> **WORK TASK**: Exclude the pictures, then repeat the remaining data exactly.

━━━━━ SUPPLIED RECORDS ━━━━━

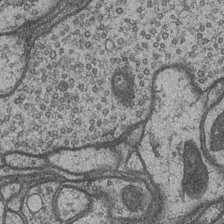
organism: Drosophila
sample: Optic medulla
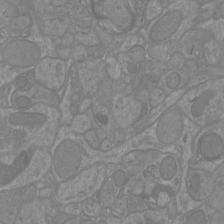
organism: Mouse
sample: Cortical neurons
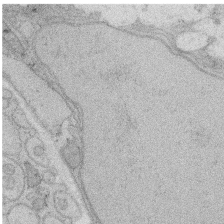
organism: Rat
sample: Salivary granule
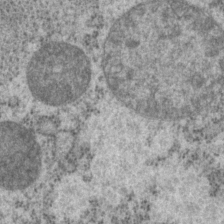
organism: P. pacificus
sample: Pharynx
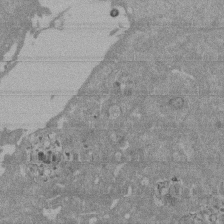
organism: Mouse
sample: ED-1 cell nuclei; centrioles
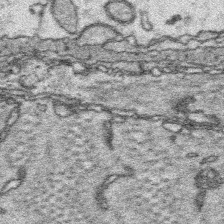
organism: Platynereis dumerilii
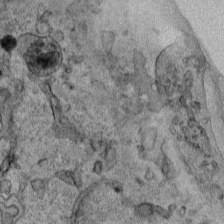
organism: Human
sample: Mitochondria in HCT116 cells
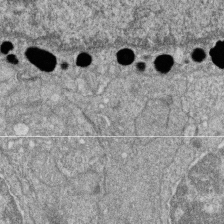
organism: Zebrafish
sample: Cilia; retinal pigment epithelium
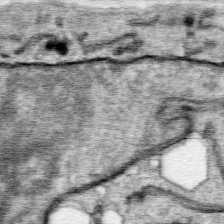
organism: Human
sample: HeLa cells
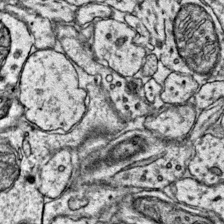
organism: Mouse
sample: Primary visual cortex
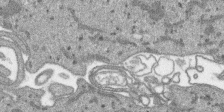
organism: Human
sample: Lung epithelial cells infected with SARS-CoV-2
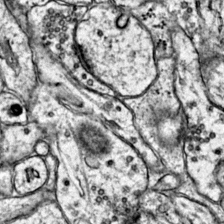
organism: Mouse
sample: Primary visual cortex
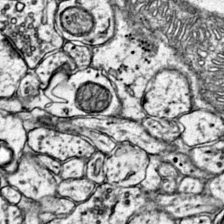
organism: Mouse
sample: Primary visual cortex
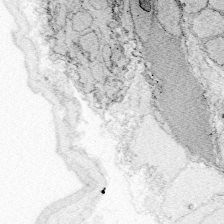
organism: Zebrafish
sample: Whole-Brain
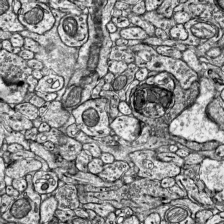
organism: Mouse
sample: Visual Cortex
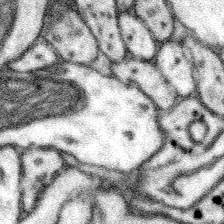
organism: Mouse
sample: Somatosensory cortex neuropil
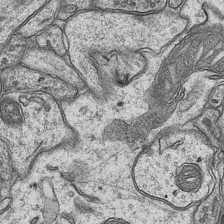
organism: Mouse
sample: CA1 Hippocampus
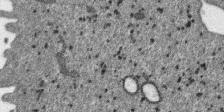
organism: Human
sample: Lung epithelial cells infected with SARS-CoV-2
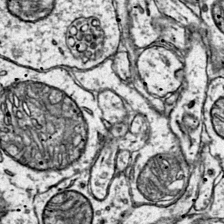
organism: Mouse
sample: Primary visual cortex
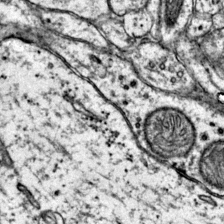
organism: Mouse
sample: Primary visual cortex
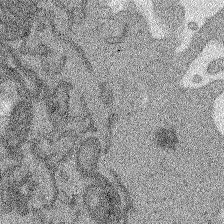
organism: Human
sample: HeLa cells
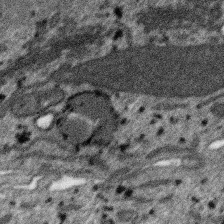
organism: Human
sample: Lung epithelial cells infected with SARS-CoV-2
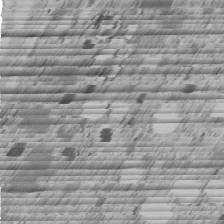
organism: C. elegans
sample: C. elegans embryo early stage
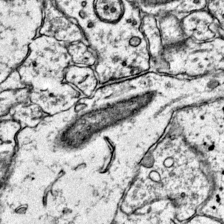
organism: Mouse
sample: Primary visual cortex
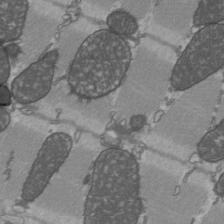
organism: C57BL Mouse
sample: Heart
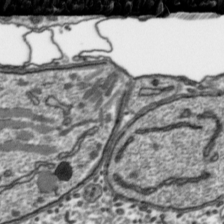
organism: Toxoplasma gondii
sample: Parasites in a vacuole inside a host cell
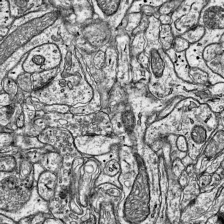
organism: Mouse
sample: Visual Cortex
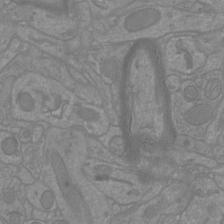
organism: Mouse
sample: Cortical neurons
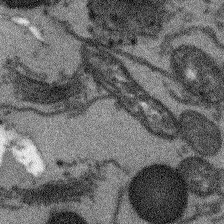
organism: Arabidopsis thaliana
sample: Root tip
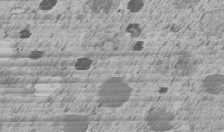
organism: C. elegans
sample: C. elegans embryo early stage
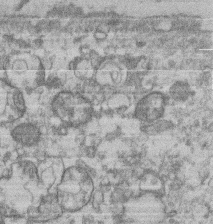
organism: Mouse
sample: T cell stromal cell synapse
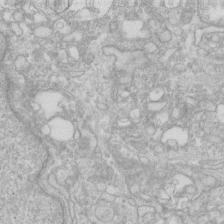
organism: Human
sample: Fibroblast cells
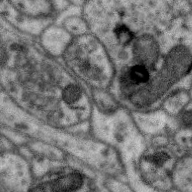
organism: Zebra finch
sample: Brain
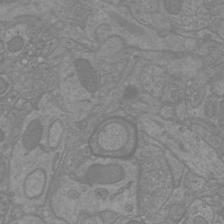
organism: Mouse
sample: Cortical neurons
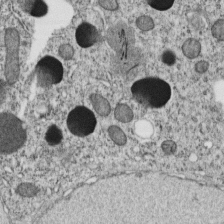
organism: C. elegans
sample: C. elegans embryo early stage
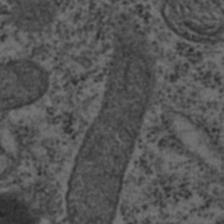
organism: C. elegans
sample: C. elegans embryo
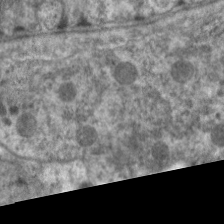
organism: C. elegans
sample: Pharynx
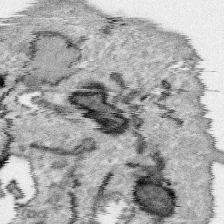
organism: Human
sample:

━━━━━

> **SOLUTION TO THIS TASK**:
organism: Drosophila
sample: Optic medulla
organism: Mouse
sample: Cortical neurons
organism: Rat
sample: Salivary granule
organism: P. pacificus
sample: Pharynx
organism: Mouse
sample: ED-1 cell nuclei; centrioles
organism: Platynereis dumerilii
organism: Human
sample: Mitochondria in HCT116 cells
organism: Zebrafish
sample: Cilia; retinal pigment epithelium
organism: Human
sample: HeLa cells
organism: Mouse
sample: Primary visual cortex
organism: Human
sample: Lung epithelial cells infected with SARS-CoV-2
organism: Mouse
sample: Primary visual cortex
organism: Mouse
sample: Primary visual cortex
organism: Zebrafish
sample: Whole-Brain
organism: Mouse
sample: Visual Cortex
organism: Mouse
sample: Somatosensory cortex neuropil
organism: Mouse
sample: CA1 Hippocampus
organism: Human
sample: Lung epithelial cells infected with SARS-CoV-2
organism: Mouse
sample: Primary visual cortex
organism: Mouse
sample: Primary visual cortex
organism: Human
sample: HeLa cells
organism: Human
sample: Lung epithelial cells infected with SARS-CoV-2
organism: C. elegans
sample: C. elegans embryo early stage
organism: Mouse
sample: Primary visual cortex
organism: C57BL Mouse
sample: Heart
organism: Toxoplasma gondii
sample: Parasites in a vacuole inside a host cell
organism: Mouse
sample: Visual Cortex
organism: Mouse
sample: Cortical neurons
organism: Arabidopsis thaliana
sample: Root tip
organism: C. elegans
sample: C. elegans embryo early stage
organism: Mouse
sample: T cell stromal cell synapse
organism: Human
sample: Fibroblast cells
organism: Zebra finch
sample: Brain
organism: Mouse
sample: Cortical neurons
organism: C. elegans
sample: C. elegans embryo early stage
organism: C. elegans
sample: C. elegans embryo
organism: C. elegans
sample: Pharynx
organism: Human
sample:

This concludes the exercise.